Like compass needles finding north, the arrow-like gradients swing back and forth with each addition from an overlapping probe location. “That allows us to partition the problem size among different GPUs, while also keeping the dependency between the neighboring probe locations,” he says.
When the zones with their final gradients are reassembled, each puzzle piece brings its unique shading to the overall image, and atomic-level details pop. Because image gradient deconstruction avoids problems with incomplete and contradictory data, the reconstructed image is free of artifacts. AI methods can further enhance the method’s resolution.

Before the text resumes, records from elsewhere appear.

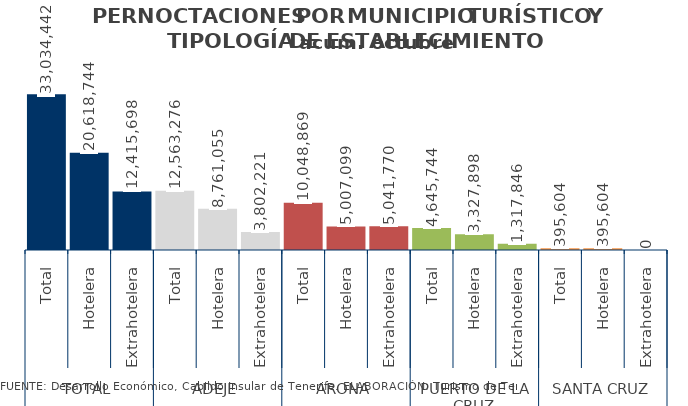
| Category | acum. octubre 2014 |
|---|---|
| 0 | 33034442 |
| 1 | 20618744 |
| 2 | 12415698 |
| 3 | 12563276 |
| 4 | 8761055 |
| 5 | 3802221 |
| 6 | 10048869 |
| 7 | 5007099 |
| 8 | 5041770 |
| 9 | 4645744 |
| 10 | 3327898 |
| 11 | 1317846 |
| 12 | 395604 |
| 13 | 395604 |
| 14 | 0 |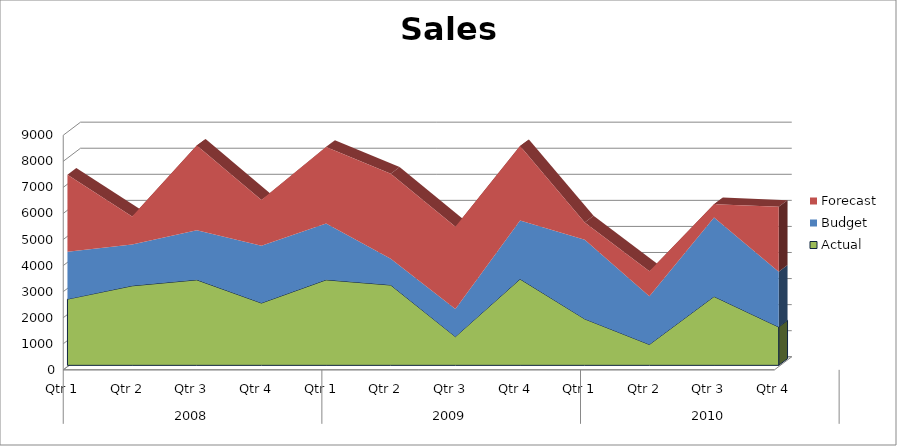
| Category | Actual | Budget | Forecast |
|---|---|---|---|
| 0 | 2590 | 1820 | 2950 |
| 1 | 3100 | 1590 | 1070 |
| 2 | 3330 | 1900 | 3250 |
| 3 | 2440 | 2200 | 1750 |
| 4 | 3330 | 2160 | 2940 |
| 5 | 3130 | 1010 | 3260 |
| 6 | 1150 | 1060 | 3160 |
| 7 | 3360 | 2250 | 2850 |
| 8 | 1830 | 3040 | 660 |
| 9 | 850 | 1850 | 960 |
| 10 | 2690 | 3030 | 510 |
| 11 | 1520 | 2120 | 2490 |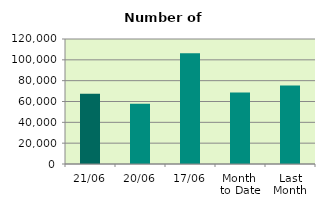
| Category | Series 0 |
|---|---|
| 21/06 | 67490 |
| 20/06 | 57746 |
| 17/06 | 106380 |
| Month 
to Date | 68588.4 |
| Last
Month | 75261.143 |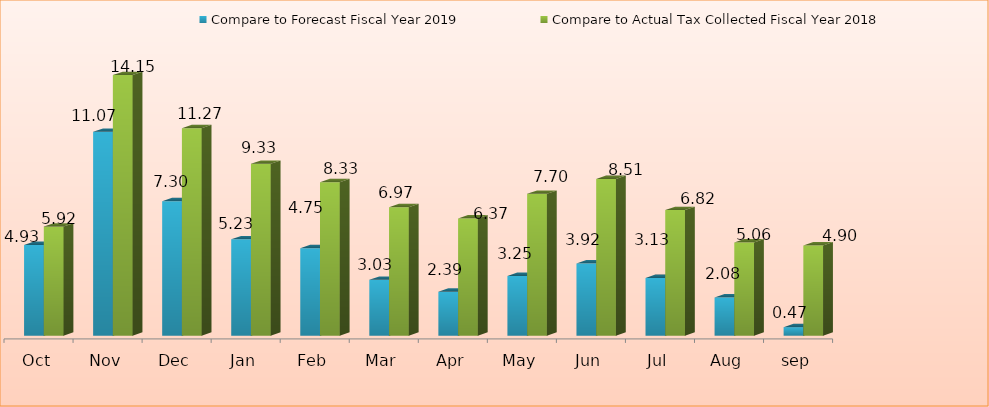
| Category | Compare to Forecast Fiscal Year 2019 | Compare to Actual Tax Collected Fiscal Year 2018 |
|---|---|---|
| Oct | 4.929 | 5.923 |
| Nov | 11.069 | 14.148 |
| Dec | 7.3 | 11.267 |
| Jan | 5.233 | 9.331 |
| Feb | 4.752 | 8.329 |
| Mar | 3.033 | 6.973 |
| Apr | 2.388 | 6.365 |
| May | 3.247 | 7.704 |
| Jun | 3.922 | 8.509 |
| Jul | 3.132 | 6.819 |
| Aug | 2.077 | 5.063 |
| sep | 0.466 | 4.9 |

Wang foresees a bright future for the new algorithm. Now that such problems can be neatly partitioned, they can also be done on smaller machines, even laptops, rather than on high-performance machines. “If we don’t have a parallel supercomputer, we can work on those subproblems one at a time and then stitch them together into a high resolution superlarge, superfine image reconstruction,” Wang says.
This new method could also allow exascale machines such as Frontier, the world’s first computer to execute more than 1 million trillion operations a second, to zoom in even further. “Potentially, if we use this method on Frontier, it can lead to the highest resolution electron ptychography that we have,” Wang says. “And that may even allow us to observe new subparticle phenomena that we have never found before.”